Work to complete:
The answer must consist solely of the lines below starting at the one containing "Un train tracté" and ending at the one containing "Reportage réalisé le", repeated exactly, with both ends included and all pictures omitted.

Records:
● ● ● ●
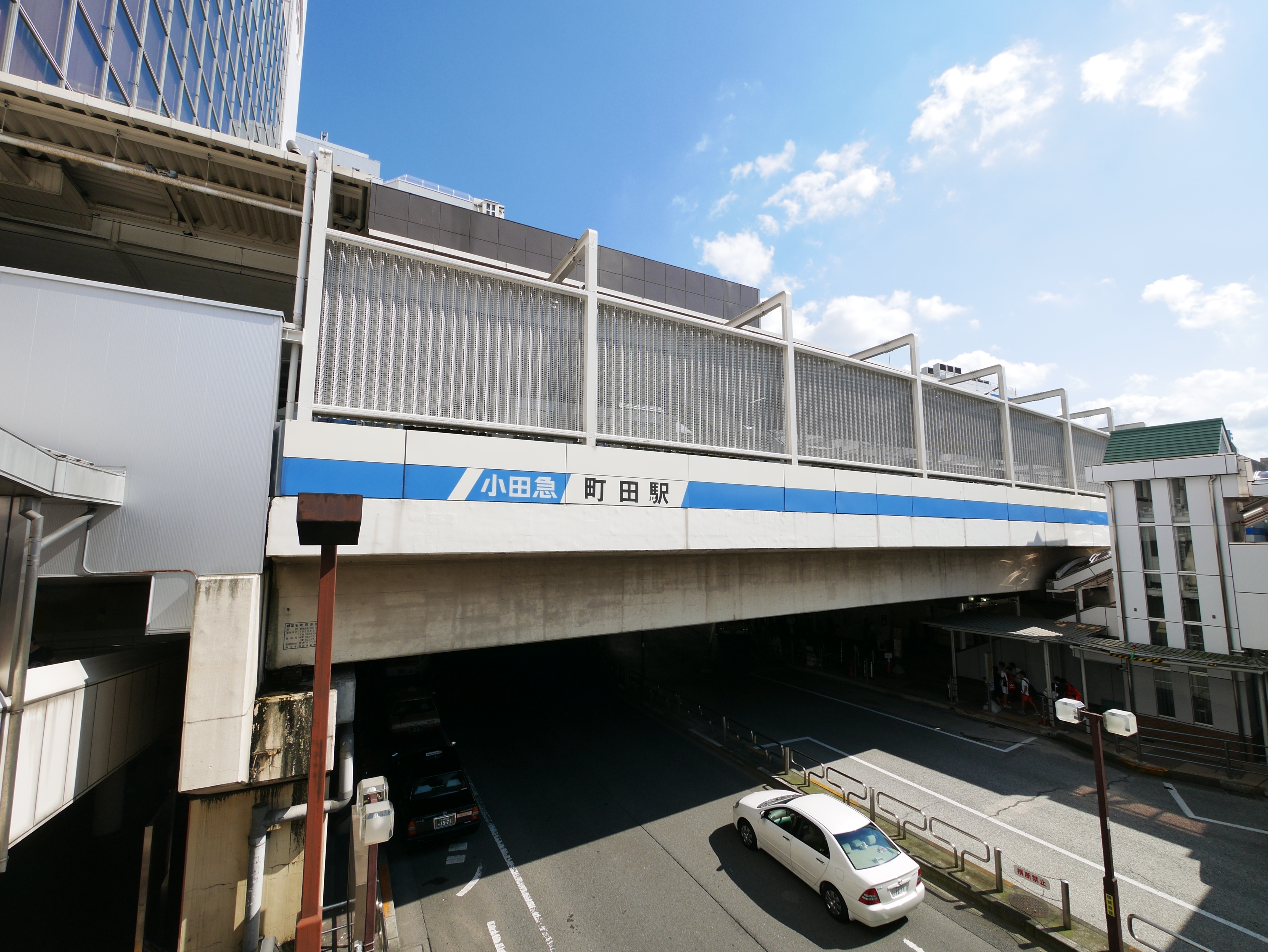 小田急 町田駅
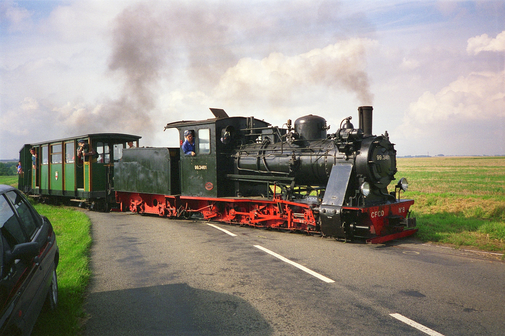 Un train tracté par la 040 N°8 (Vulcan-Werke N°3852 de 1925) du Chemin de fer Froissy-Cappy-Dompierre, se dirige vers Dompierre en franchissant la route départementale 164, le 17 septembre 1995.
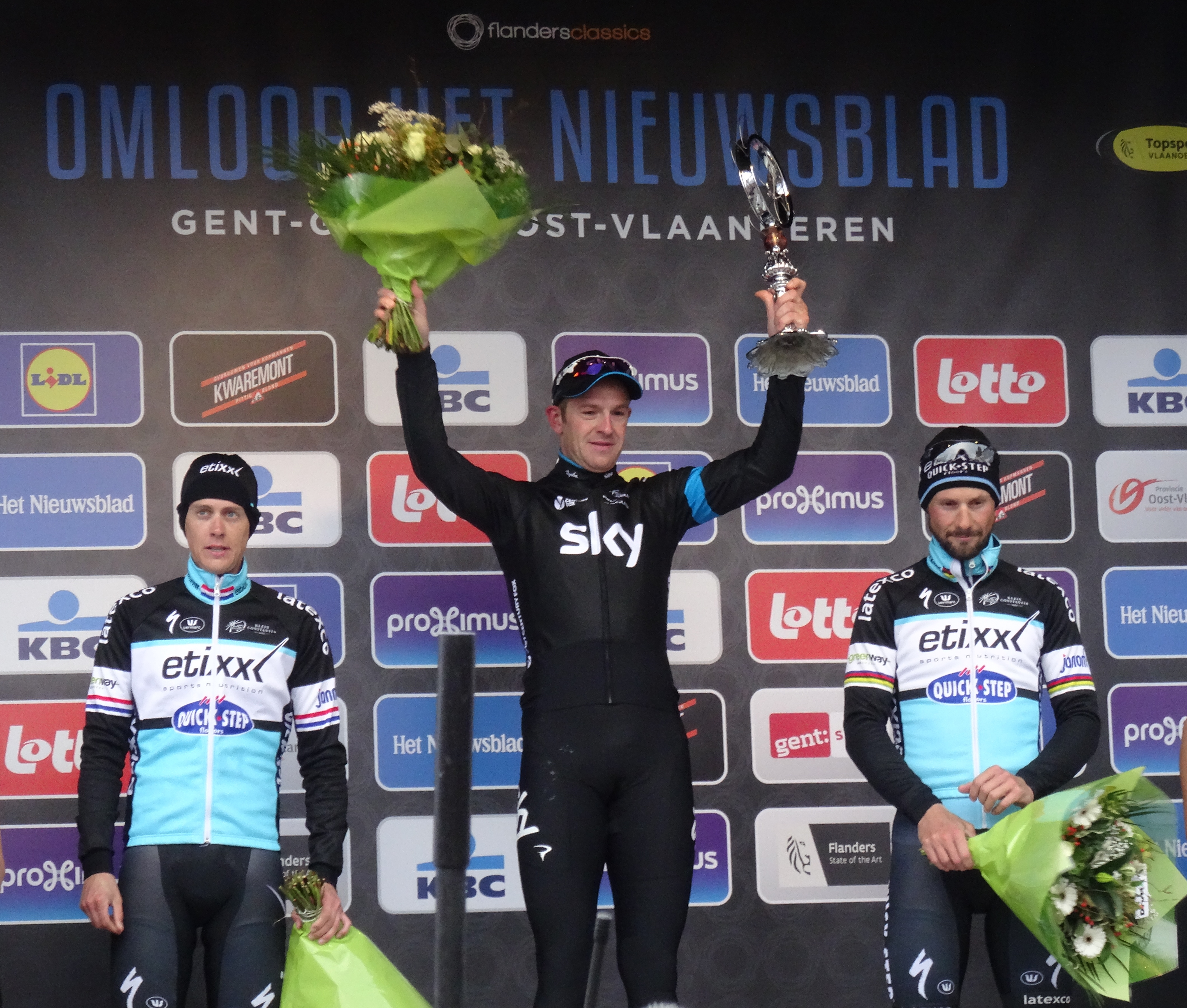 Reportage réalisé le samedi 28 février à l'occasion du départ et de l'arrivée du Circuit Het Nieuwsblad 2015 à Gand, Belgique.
● ● ● ●
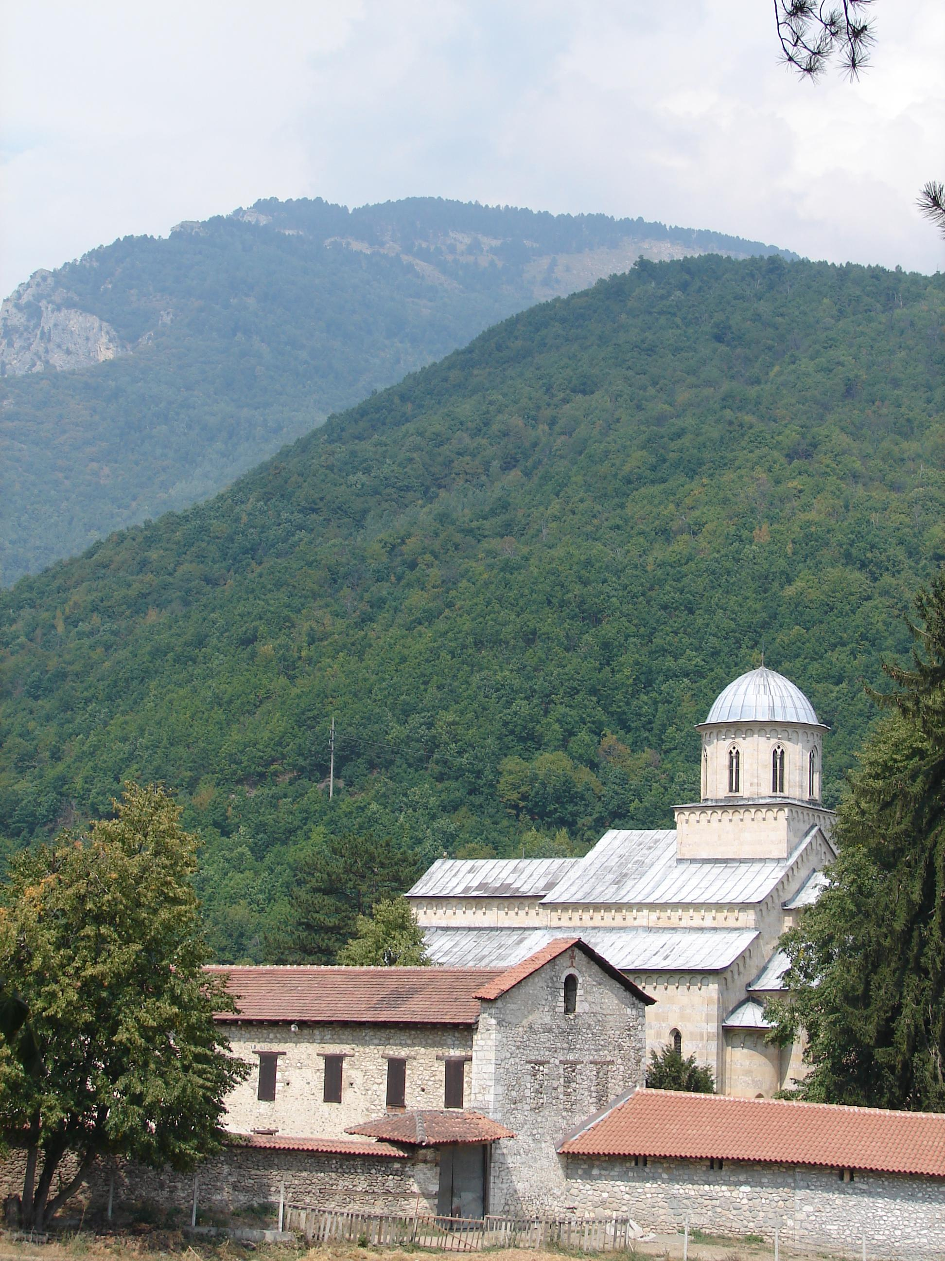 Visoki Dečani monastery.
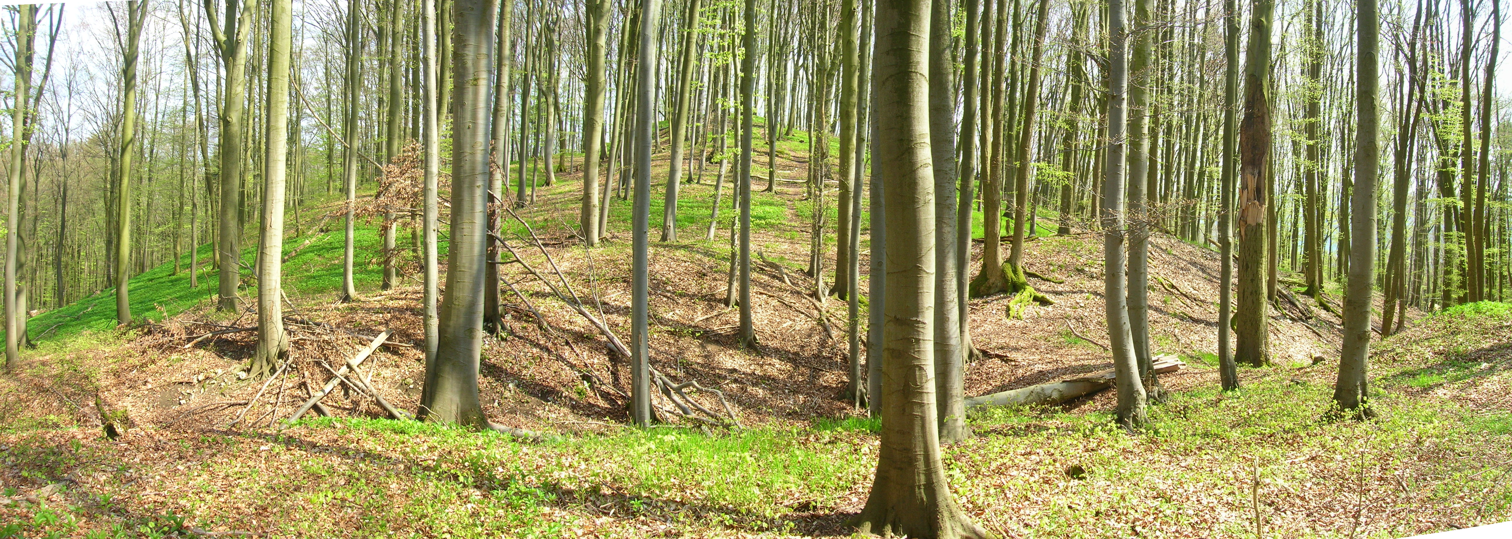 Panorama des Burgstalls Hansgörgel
● ● ● ●
Finished task:
 Un train tracté par la 040 N°8 (Vulcan-Werke N°3852 de 1925) du Chemin de fer Froissy-Cappy-Dompierre, se dirige vers Dompierre en franchissant la route départementale 164, le 17 septembre 1995.
 Reportage réalisé le samedi 28 février à l'occasion du départ et de l'arrivée du Circuit Het Nieuwsblad 2015 à Gand, Belgique.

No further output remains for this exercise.